渥美半島はいつ行っても少し物足りないから、何が足りないのかを突き止めるために毎年行く。残念ながら今年も見つけることが出来なかったから、来年もまた行くことになるだろう。
実はこれがSS900と行った最後のツーリング。ちょっと面白い車両がお世話になっているお店に入庫したので乗り換えることにした。
インプレと言うほど長く乗ってもいないが、SS900は重心の高さとLツインで前輪荷重が少ないせいなのだろうが、ちゃんと体重移動をしながら乗らないと不安になる感じ。僕の腕では大したことは言えないのだが、時々うまく曲がれると気持ちが良い。
そして、立ち上がりからのVツインのまさに地面を蹴るが如くの加速感は独特で、僕がDUCATIに対してイメージしていた乗り味そのものだった。

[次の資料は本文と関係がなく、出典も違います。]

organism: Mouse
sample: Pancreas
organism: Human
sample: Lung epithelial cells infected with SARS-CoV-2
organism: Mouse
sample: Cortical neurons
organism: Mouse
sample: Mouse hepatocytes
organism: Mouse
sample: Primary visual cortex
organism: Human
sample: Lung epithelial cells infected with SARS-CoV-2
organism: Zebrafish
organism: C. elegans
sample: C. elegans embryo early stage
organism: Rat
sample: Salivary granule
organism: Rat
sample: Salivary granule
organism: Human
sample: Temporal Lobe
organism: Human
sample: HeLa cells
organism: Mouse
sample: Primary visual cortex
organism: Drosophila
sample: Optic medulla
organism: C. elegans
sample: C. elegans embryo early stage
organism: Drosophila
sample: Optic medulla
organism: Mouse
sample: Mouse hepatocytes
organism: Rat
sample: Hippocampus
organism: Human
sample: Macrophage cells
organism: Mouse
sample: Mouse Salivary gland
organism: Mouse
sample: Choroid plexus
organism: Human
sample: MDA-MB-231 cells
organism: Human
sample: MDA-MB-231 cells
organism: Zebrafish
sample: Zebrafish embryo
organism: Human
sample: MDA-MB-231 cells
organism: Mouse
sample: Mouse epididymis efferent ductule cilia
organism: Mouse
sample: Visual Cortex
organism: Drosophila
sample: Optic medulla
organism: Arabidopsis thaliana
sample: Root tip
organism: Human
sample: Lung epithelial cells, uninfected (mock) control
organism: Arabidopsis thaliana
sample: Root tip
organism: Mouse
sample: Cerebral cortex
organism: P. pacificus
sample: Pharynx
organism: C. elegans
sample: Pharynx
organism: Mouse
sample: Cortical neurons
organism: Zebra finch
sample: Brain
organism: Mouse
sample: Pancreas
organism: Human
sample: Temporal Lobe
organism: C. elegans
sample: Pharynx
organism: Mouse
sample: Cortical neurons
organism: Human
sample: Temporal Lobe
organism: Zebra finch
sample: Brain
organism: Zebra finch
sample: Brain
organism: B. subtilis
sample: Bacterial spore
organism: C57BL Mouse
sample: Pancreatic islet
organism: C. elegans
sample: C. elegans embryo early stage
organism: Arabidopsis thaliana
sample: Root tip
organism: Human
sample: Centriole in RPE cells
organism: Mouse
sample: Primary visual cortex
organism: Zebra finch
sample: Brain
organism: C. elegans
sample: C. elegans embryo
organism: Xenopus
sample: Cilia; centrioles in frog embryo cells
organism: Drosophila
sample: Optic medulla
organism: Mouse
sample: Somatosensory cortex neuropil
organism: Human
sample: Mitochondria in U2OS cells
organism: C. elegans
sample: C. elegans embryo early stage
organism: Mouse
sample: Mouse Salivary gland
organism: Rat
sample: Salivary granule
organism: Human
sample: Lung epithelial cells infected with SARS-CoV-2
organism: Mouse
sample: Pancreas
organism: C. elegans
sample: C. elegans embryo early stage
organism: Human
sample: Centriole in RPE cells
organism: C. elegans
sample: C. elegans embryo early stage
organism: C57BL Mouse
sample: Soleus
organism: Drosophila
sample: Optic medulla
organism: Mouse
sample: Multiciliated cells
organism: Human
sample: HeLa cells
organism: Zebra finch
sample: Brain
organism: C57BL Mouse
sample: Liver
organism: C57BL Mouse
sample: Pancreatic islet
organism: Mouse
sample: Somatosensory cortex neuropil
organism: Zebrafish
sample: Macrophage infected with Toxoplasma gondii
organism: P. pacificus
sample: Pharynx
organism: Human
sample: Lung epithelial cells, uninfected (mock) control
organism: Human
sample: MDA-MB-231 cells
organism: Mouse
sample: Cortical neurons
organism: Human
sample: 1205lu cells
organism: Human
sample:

ポジションは噂通りきつく、(僕が乗っていたのはスペーサーが入る前のより前傾のきついモデル。)長く乗っていると体が疲れてくる。だけど、跨っただけでちょっとやる気にさせてくれるというか、乗り手を高揚させてくれる。
Vツインの不等間隔爆発と空冷の機械音、乾式クラッチの打刻音の組み合わせは唯一無二で、クラッチカバーをオープンタイプにして楽しんだりもさせてもらった。
半年ほどの付き合いの中で、納車時にトラブルがあった以外は全く故障もなく、DUCATIは壊れやすいという先入観を覆してくれた。たぶん、前のオーナーがちゃんとメンテしていたんだと思う。ちょこちょこと手も入っていたし。
ピエール・テルブランチがデザインしたこのSSは、トラスフレームの見せ方が格好いい。フロント側のトラス下弦材の隠し具合と、リア側でピッチやせいを変えながら跳ね上がっていく様が、トラスを有機的に見せてくれている。バイクに関する力学はよく分からないが、数あるDUCATIのトラスフレームの中でも、一番色っぽいんじゃないだろうか。
セカンドバイクということもあり、今回軽やかに乗り換えを決めたが、お別れとなると寂しいものである。最後にバイク王で写真を撮った。
バイク王の帰り道は最寄りの駅まで歩いて帰る。あまり使ったことのない駅はとても静かで、持ちづらいヘルメットに少し苛つきながら、もう少し騒がしければよかったのになと、自分勝手なことを思った。
Lツインの振動でカメラのイカれたiPhoneにイヤホンを挿して、最近お気に入りの曲を聴きながら、なかなかこない電車を待った。